Detective Halsey again leaned forward to the microphone and, looking at the jury, said, “The cash was gone. That’s in their report.”

“Let me understand: the only reason you, as the lead investigator, believe that Mr. Suarez stole more than two hundred thousand dollars is because Mrs. Richardson told you there was cash in the bedroom, isn’t that right?”

“Not right, counselor. Point one, she said it was there. Point two, it was gone.”

“And you didn’t ask Jimmy if he saw cash there the day before Brad was killed, the day Mrs. Richardson said Jimmy was in the house, is that right?”

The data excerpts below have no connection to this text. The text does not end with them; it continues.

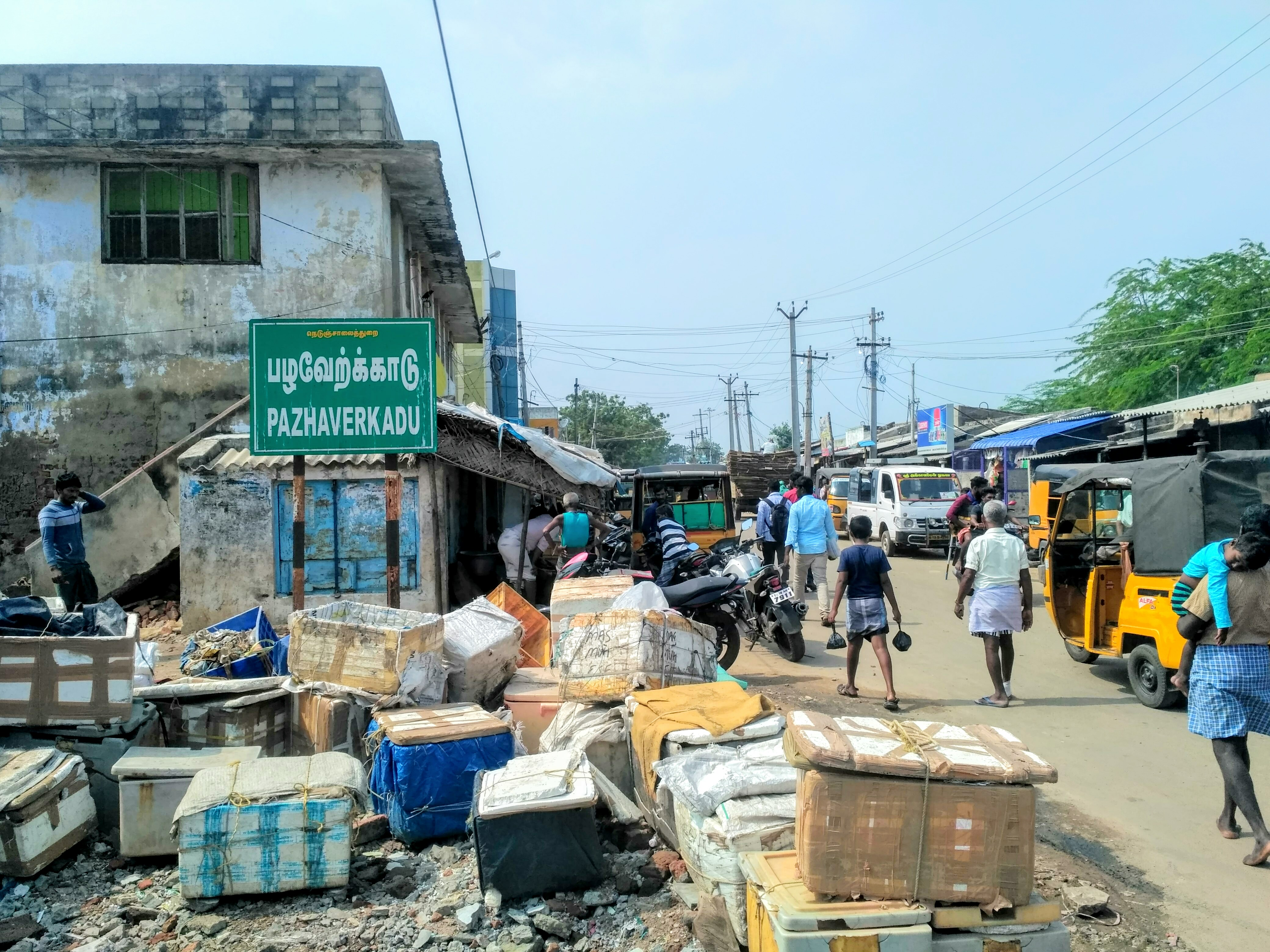 பழவேற்காடு கிராமத்தின் பெயர் பலகை..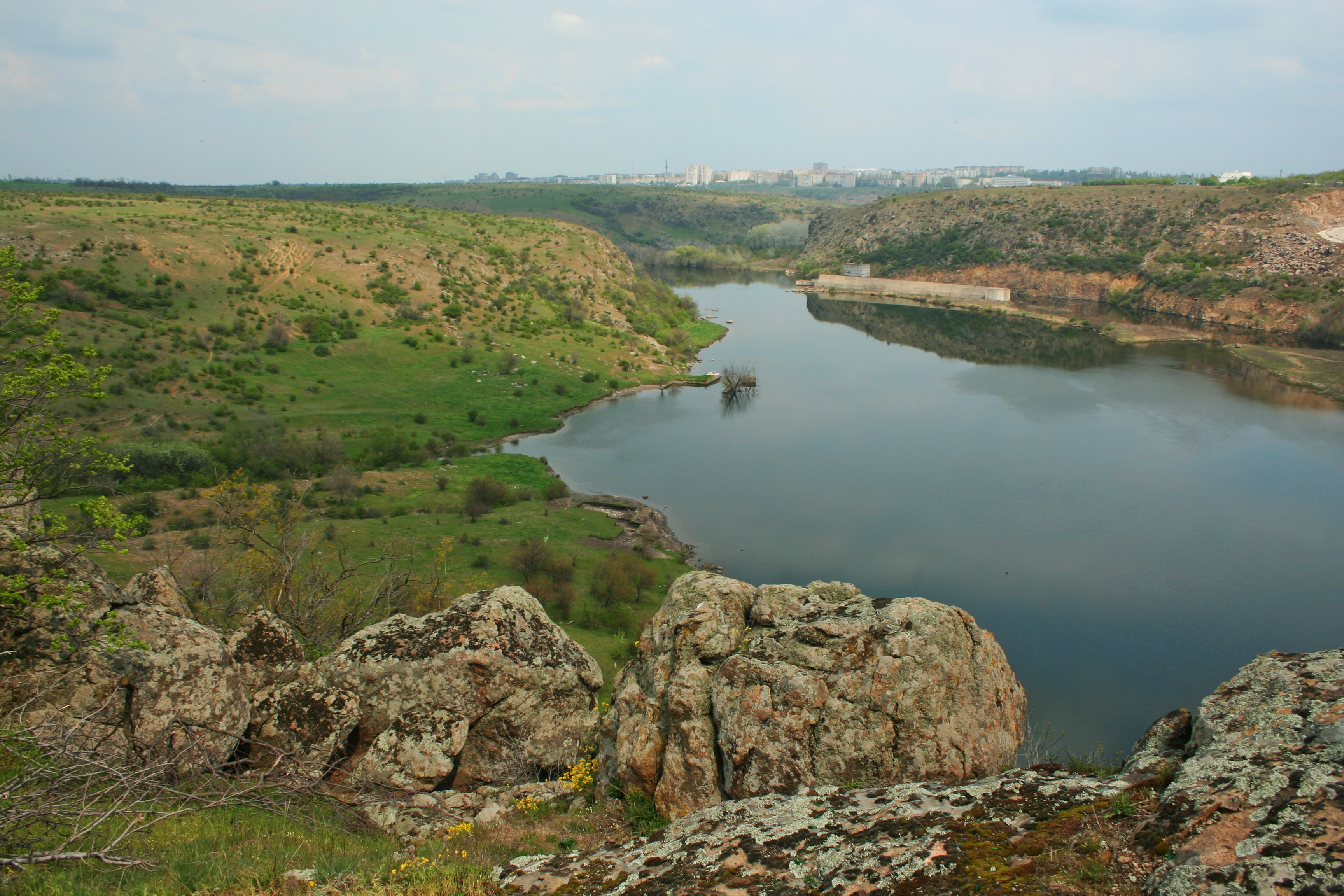 Історичний ландшафт центру Буго-Гардівської паланки Війська Запорозького, місто :uk:Южноукраїнськ,смт Костянтинівка Арбузинського району,село Богданівка Доманівського району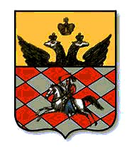 Велиж, герб города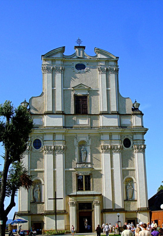 Krzeszów - kościół pomocniczy św. Józefa (zabytek nr rejestr. A/2056/913 z 31.07.1961)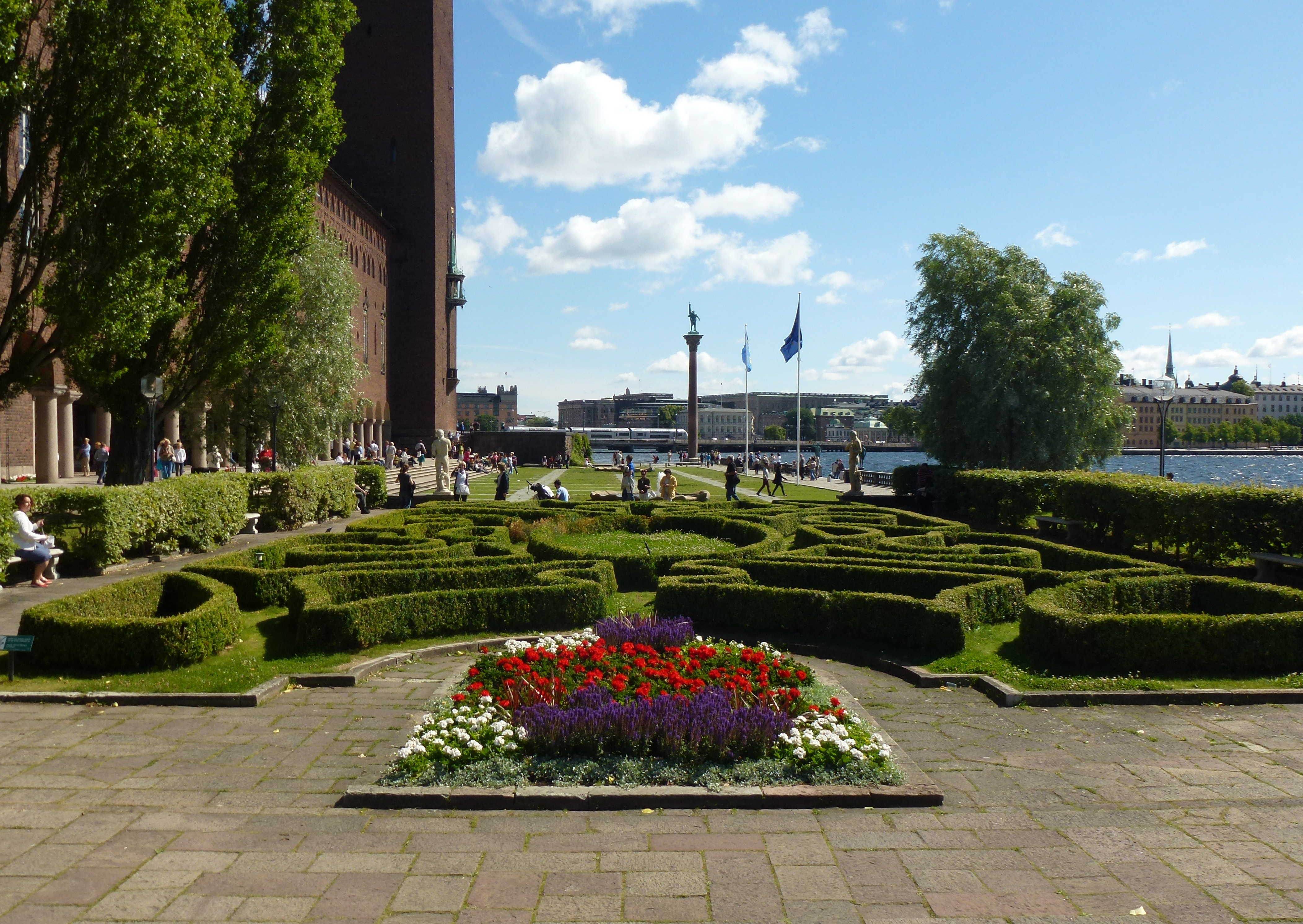 Stadshuset trädgården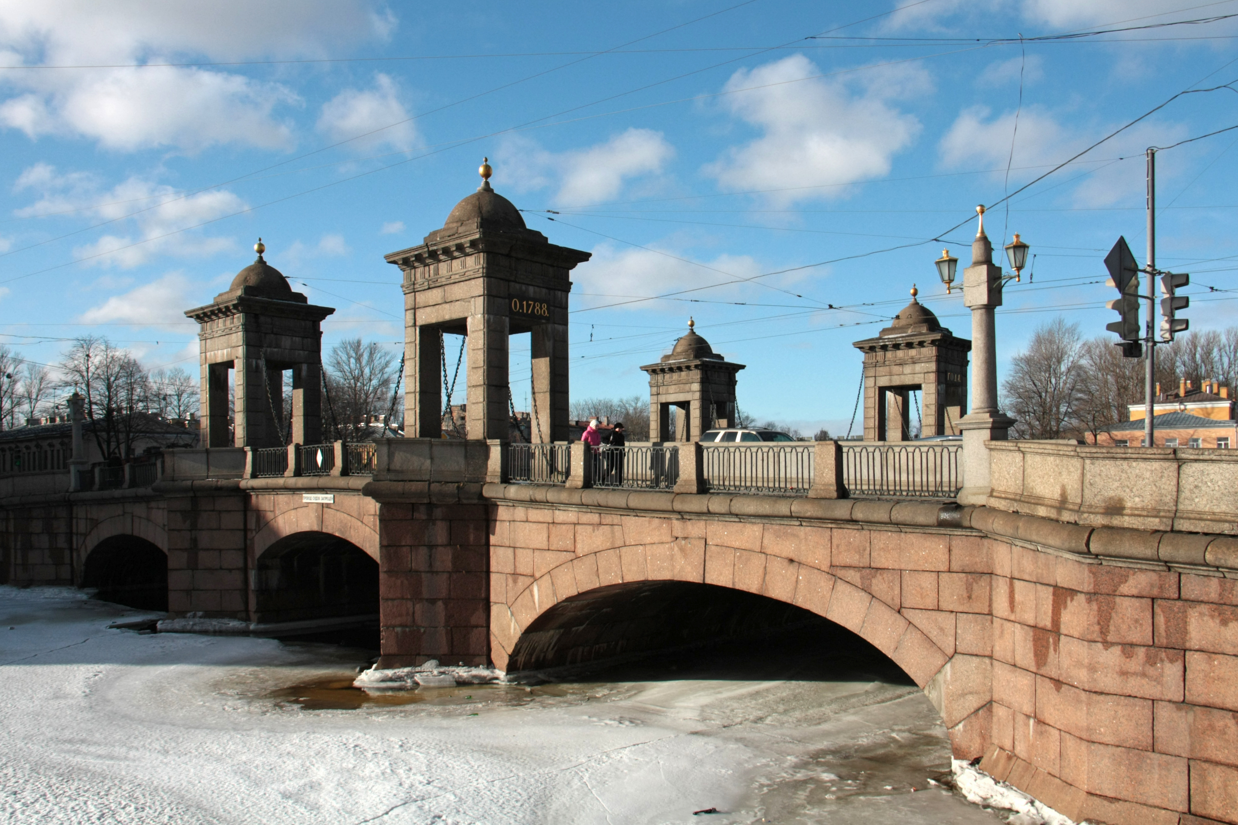 Старо-Калинкин мост: через р. Фонтанку, по Старо-Петергофскому проспекту, Адмиралтейский район, Санкт-Петербург

“We never heard of Jimmy, counselor.”

“When did you hear about Jimmy?”

“Two weeks ago.”

“Did you look for him?”

“We did.”

“Did you find him?”

“We did.”

“Did you speak to him?”

“Not much.”

“What did he say?”

“He said he was in a drug rehab in Arizona trying to recover from crack addition during the month Mr. Richardson was killed. The records at the place, which is very expensive, show he was there. He said he was a drug user, not a drug dealer.”

“Did he say he knew Brad Richardson?”

“He said he did.”

“Did he say he visited the Richardson home?”

“He did.”

“Why?”

“Mr. Richardson paid him, he said, two thousand dollars a pop—his words—for oral sex.”

“Did Jimmy say there was cash in the bedroom?”

“He said if there was he never saw it.”

“And you never asked Trevor Palmer if he saw cash in the bedroom, right?”

“Never heard of him either until two weeks ago. When we interviewed him, he said he thought there might have been cash there, but he said he wasn’t sure.”

“So this could be phantom money, Detective Halsey?”

Margaret Harding rose to her feet. To Raquel’s surprise Judge Conley said, “Overruled,” before Harding could even object.

Halsey was an experienced witness. He knew he had to answer the question as though no objection had been made. “I don’t know what phantom money means, Ms. Rematti.”

“Money that never existed?”

“Mrs. Richardson said it had been there. And when my officers looked it wasn’t there. Is that phantom money?”

It was time, Raquel knew, to wind down the cross-examination.